After I've done a little writing, playing around with scenes, maybe drafting a first chapter, I then usually start a somewhat informal character sheet. The character sheet I use is adapted from several that I found on the web, but I use it as a prompt for thinking, rather than as a form that has to have every space filled in. Sometimes things just simply aren't relevant to the story or to the character. But pondering the various things on the list does help me to flesh out and understand the character better - even if some things may not appear in the final story.

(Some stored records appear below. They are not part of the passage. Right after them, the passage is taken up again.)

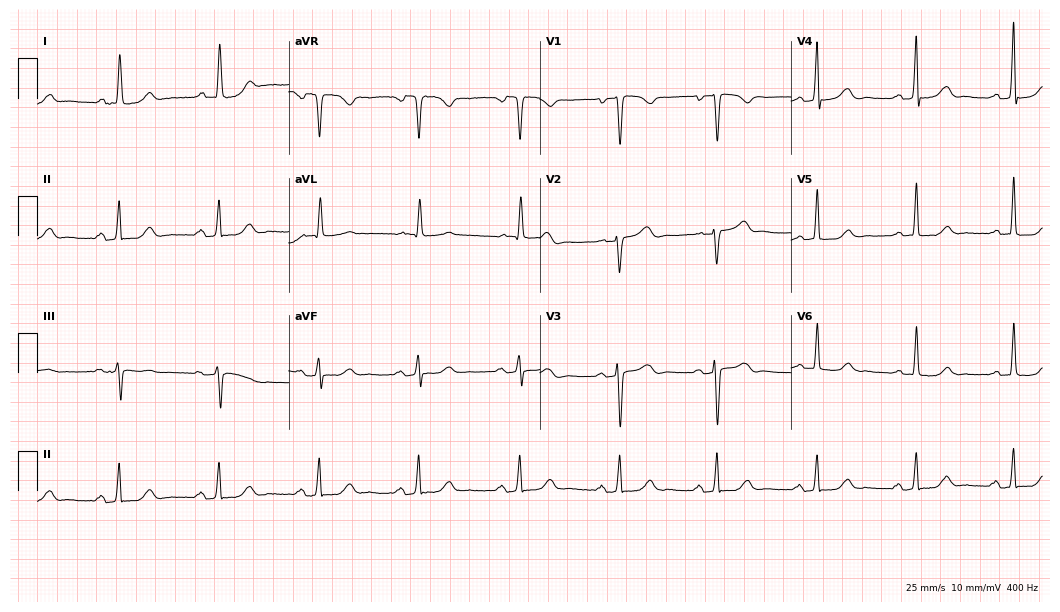
Electrocardiogram, a female, 72 years old. Overall reading on record: normal ECG.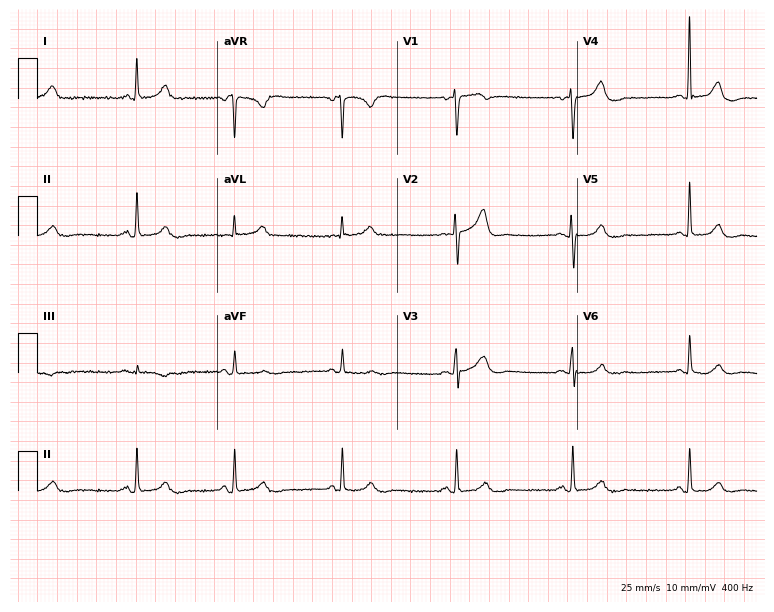
Resting 12-lead electrocardiogram. Patient: a female, 73 years old. None of these six findings is recorded: first-degree AV block, right bundle branch block, left bundle branch block, sinus bradycardia, atrial fibrillation, sinus tachycardia.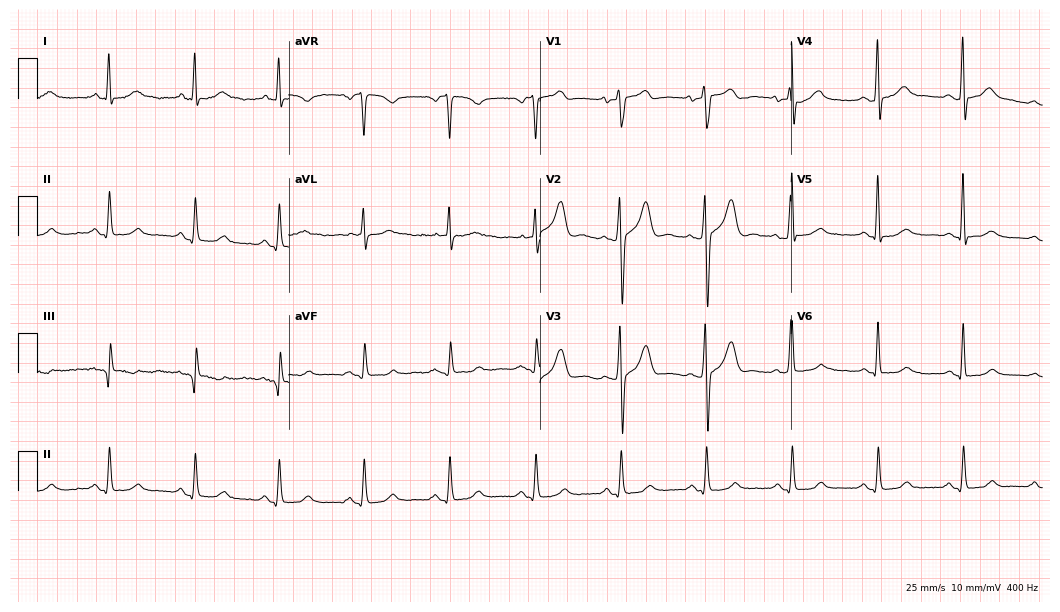
12-lead ECG (10.2-second recording at 400 Hz) from a male, 56 years old. Labelled as a normal ECG.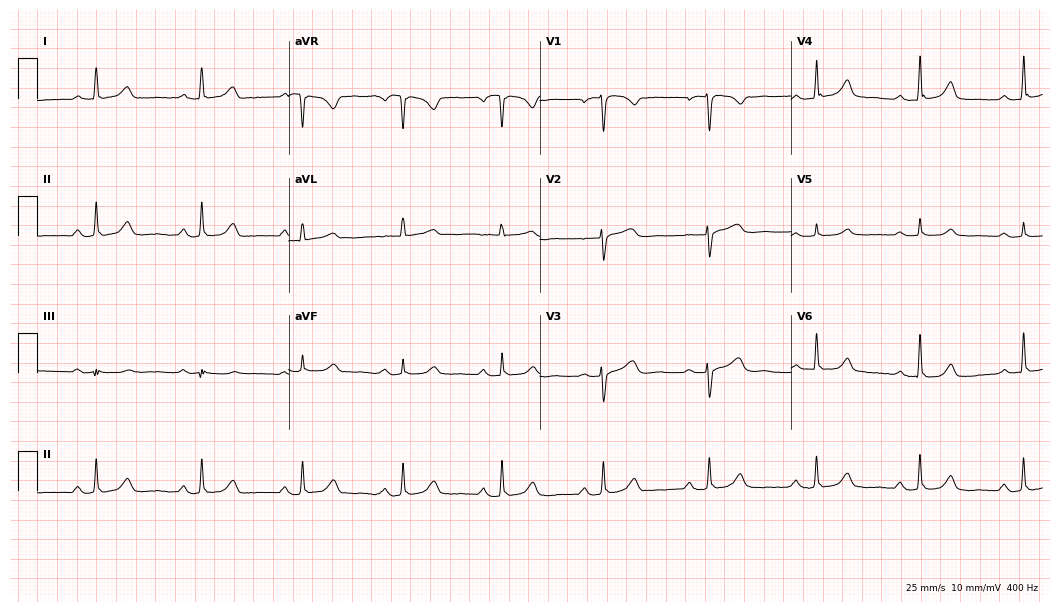
ECG (10.2-second recording at 400 Hz) — a woman, 63 years old. Labelled as a normal ECG.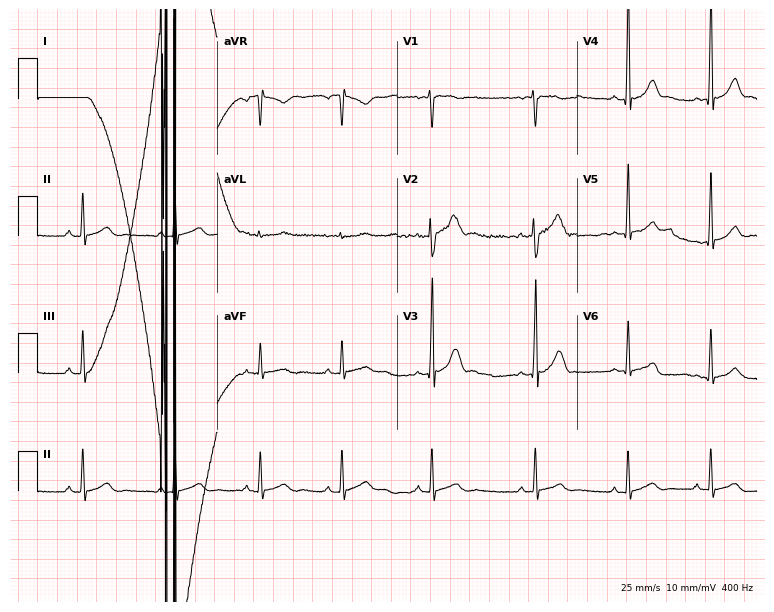
12-lead ECG (7.3-second recording at 400 Hz) from a male, 20 years old. Labelled as a normal ECG.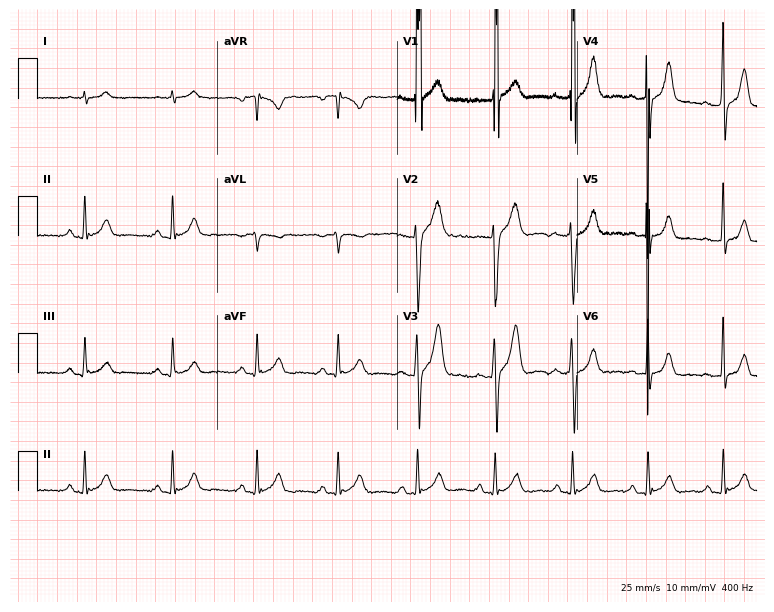
Resting 12-lead electrocardiogram. Patient: a male, 22 years old. Read as a normal ECG.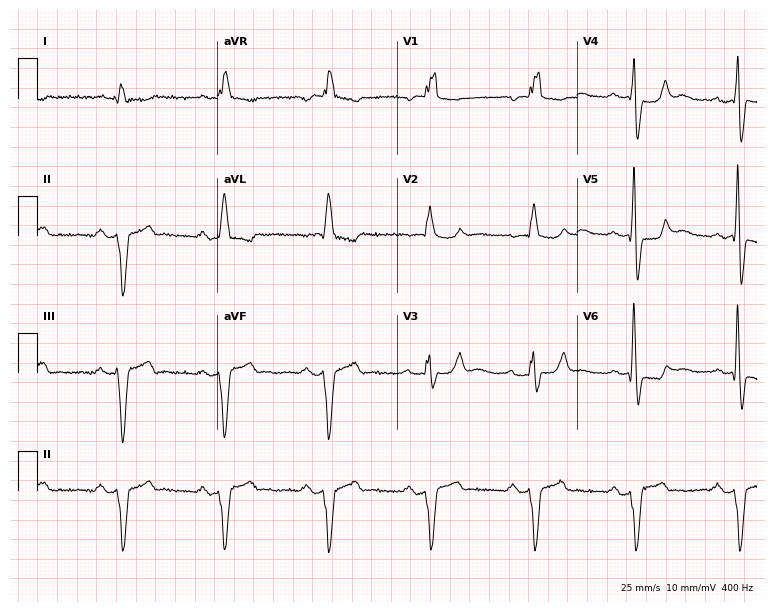
Electrocardiogram (7.3-second recording at 400 Hz), an 82-year-old male patient. Interpretation includes right bundle branch block (RBBB).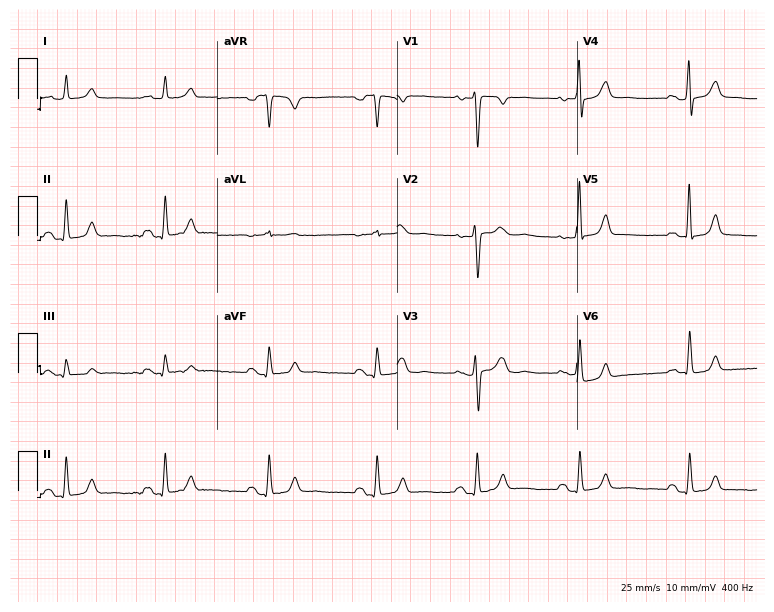
Resting 12-lead electrocardiogram (7.3-second recording at 400 Hz). Patient: a woman, 38 years old. None of these six findings is recorded: first-degree AV block, right bundle branch block, left bundle branch block, sinus bradycardia, atrial fibrillation, sinus tachycardia.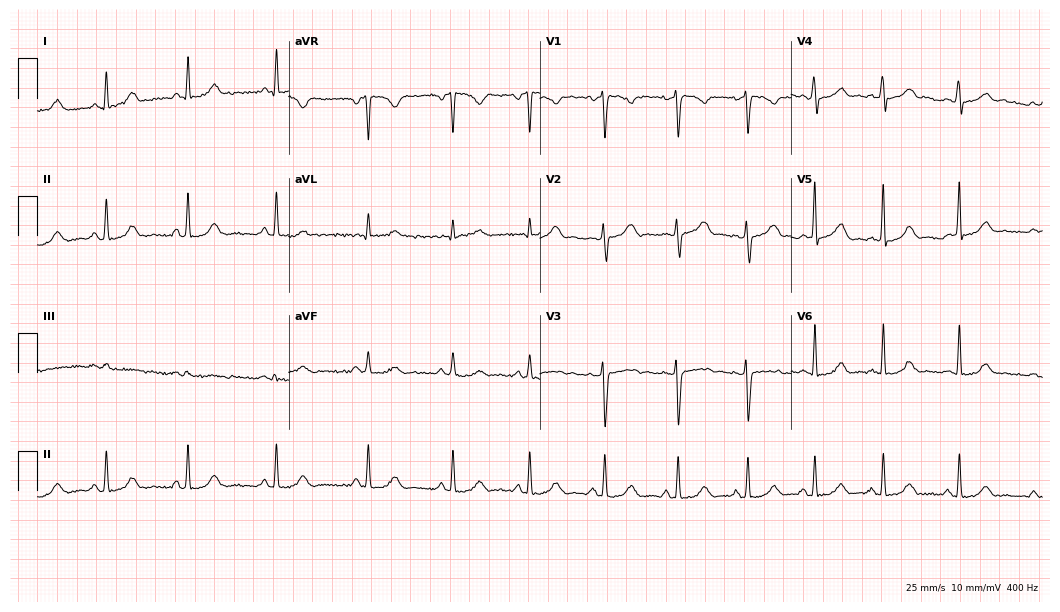
Standard 12-lead ECG recorded from a 37-year-old female patient. Read as a normal ECG.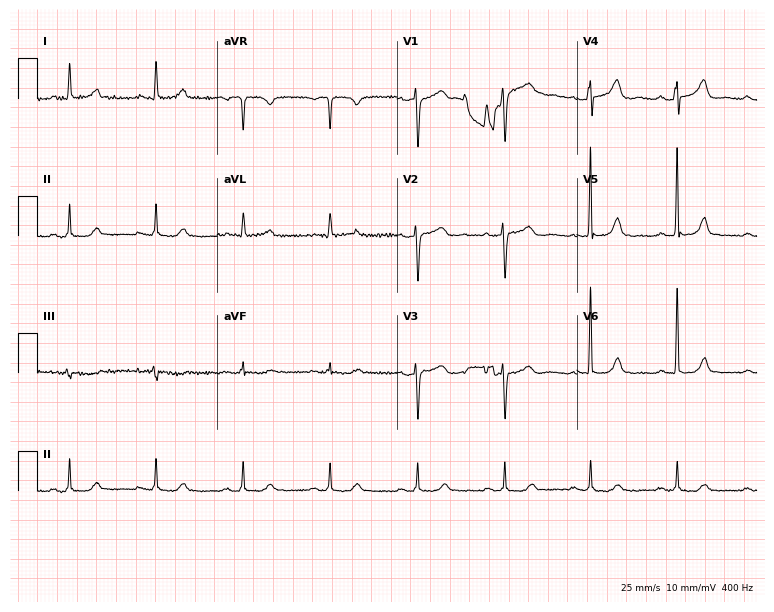
Resting 12-lead electrocardiogram (7.3-second recording at 400 Hz). Patient: a female, 62 years old. Read as a normal ECG.

For example, one of the items on the sheet is 'most treasured possession.' When I was pondering this in relation to my character Gil Gillespie, I realised that if you asked him what his most treasured possession is, he'd scowl and say he doesn't have emotional attachments to things - or people. But I know that he did most of the renovations of his pub himself, that he has some woodworking tools, and that he finds it strangely peaceful, an oasis in a busy, demanding life, when he's working timber with his hands. So, thinking about just that one point on the list gave me a whole lot more to Gil. And, although he still won't get emotionally attached to things, he's going to fight a losing battle in trying not to become emotionally attached to people ;-)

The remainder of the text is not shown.